__DESCRIPTION OF THE TASK__: The material below holds pictures; leave them out and reproduce exactly the lines from the one with "sample: Lung epithelial cells infected" through the one with "sample: Liver", inclusive.
=== DATASET RECORDS ===
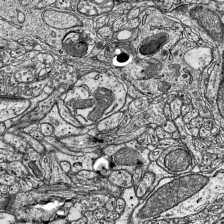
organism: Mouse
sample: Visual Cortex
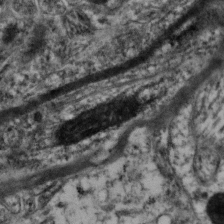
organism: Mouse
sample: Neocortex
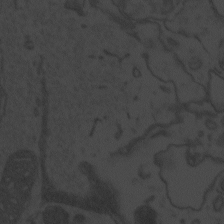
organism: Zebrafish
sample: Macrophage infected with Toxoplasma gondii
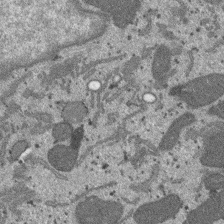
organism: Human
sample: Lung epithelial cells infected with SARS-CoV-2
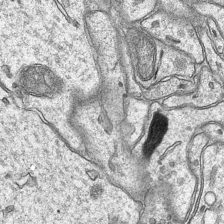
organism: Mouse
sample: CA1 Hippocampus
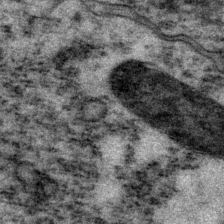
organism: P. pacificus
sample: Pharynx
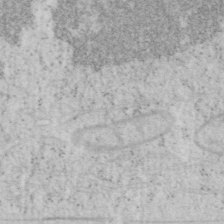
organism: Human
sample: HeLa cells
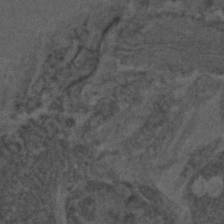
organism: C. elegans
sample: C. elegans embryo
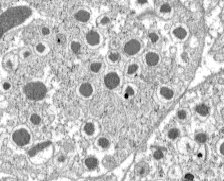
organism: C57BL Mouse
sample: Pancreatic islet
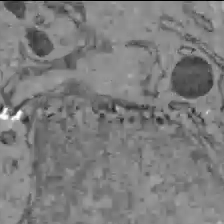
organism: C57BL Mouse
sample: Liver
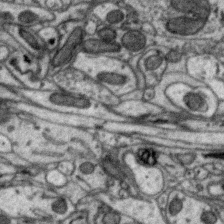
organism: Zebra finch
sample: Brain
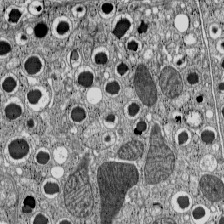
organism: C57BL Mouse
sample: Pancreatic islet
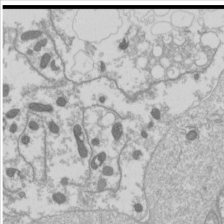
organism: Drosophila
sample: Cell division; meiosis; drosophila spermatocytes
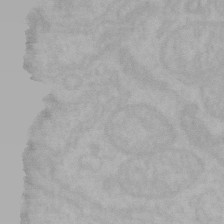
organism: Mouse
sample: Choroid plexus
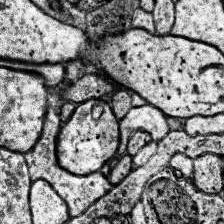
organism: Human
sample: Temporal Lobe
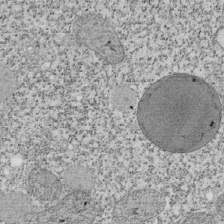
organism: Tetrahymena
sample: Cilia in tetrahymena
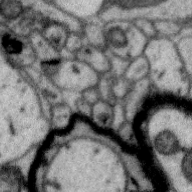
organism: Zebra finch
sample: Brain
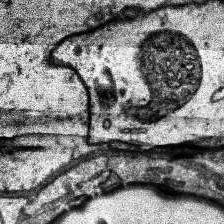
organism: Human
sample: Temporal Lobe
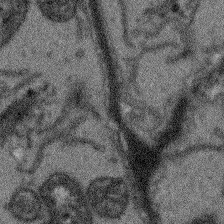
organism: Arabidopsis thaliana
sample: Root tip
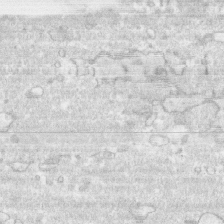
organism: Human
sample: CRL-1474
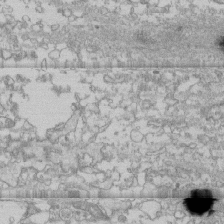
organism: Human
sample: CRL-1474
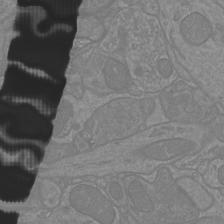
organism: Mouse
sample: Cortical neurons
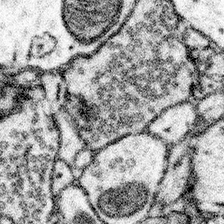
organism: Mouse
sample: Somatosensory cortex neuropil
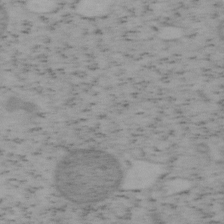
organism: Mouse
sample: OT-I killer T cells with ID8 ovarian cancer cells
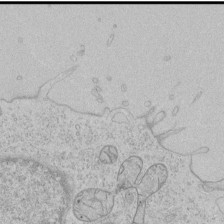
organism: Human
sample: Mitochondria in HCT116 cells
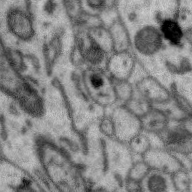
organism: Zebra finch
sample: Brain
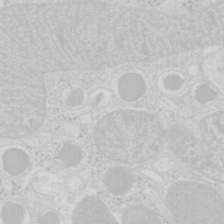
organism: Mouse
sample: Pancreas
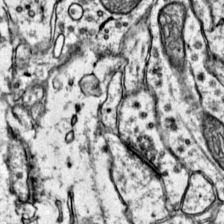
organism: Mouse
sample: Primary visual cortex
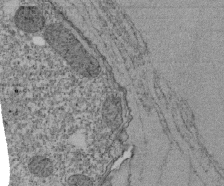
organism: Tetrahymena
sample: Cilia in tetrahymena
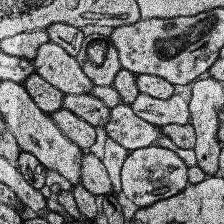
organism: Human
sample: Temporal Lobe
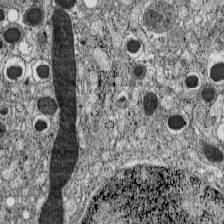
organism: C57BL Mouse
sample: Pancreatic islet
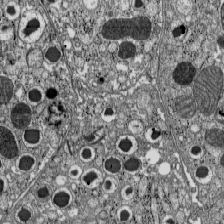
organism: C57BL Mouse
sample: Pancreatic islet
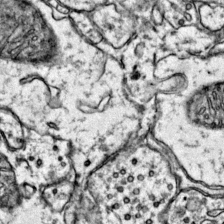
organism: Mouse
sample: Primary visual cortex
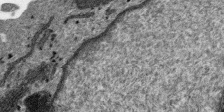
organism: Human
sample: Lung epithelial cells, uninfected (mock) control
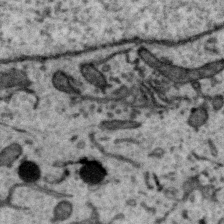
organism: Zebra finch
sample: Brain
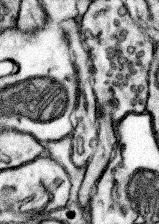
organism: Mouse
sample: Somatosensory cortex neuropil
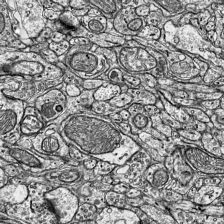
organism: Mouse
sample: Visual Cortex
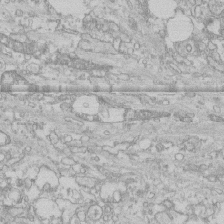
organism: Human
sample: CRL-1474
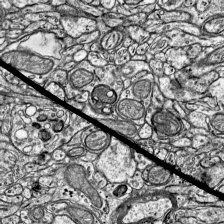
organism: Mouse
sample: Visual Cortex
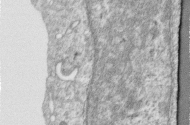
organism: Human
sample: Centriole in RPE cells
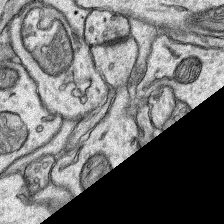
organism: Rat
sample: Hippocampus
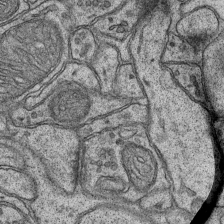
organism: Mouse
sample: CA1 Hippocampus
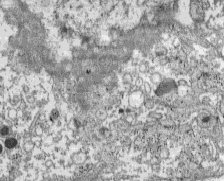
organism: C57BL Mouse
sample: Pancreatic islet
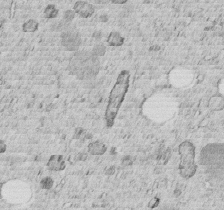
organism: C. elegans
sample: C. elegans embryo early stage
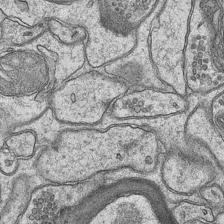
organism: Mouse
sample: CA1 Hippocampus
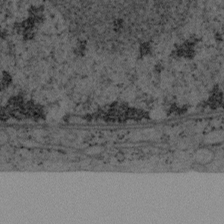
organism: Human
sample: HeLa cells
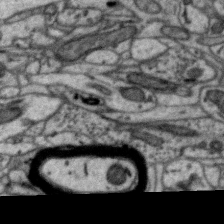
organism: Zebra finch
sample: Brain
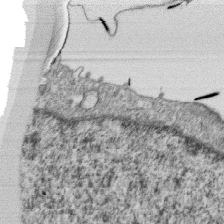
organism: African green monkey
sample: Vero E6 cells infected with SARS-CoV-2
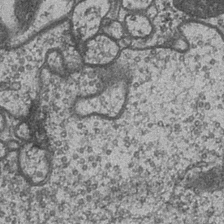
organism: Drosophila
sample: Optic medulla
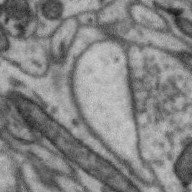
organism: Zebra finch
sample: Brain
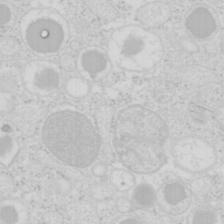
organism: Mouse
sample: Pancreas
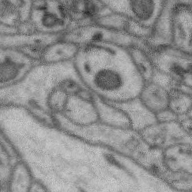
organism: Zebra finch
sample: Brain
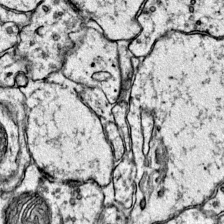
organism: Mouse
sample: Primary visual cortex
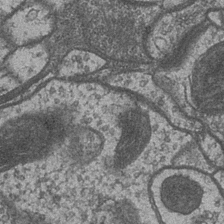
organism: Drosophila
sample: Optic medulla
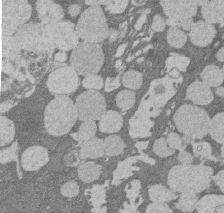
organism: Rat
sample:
===
__SOLUTION TO THIS EXERCISE__:
sample: Lung epithelial cells infected with SARS-CoV-2
organism: Mouse
sample: CA1 Hippocampus
organism: P. pacificus
sample: Pharynx
organism: Human
sample: HeLa cells
organism: C. elegans
sample: C. elegans embryo
organism: C57BL Mouse
sample: Pancreatic islet
organism: C57BL Mouse
sample: Liver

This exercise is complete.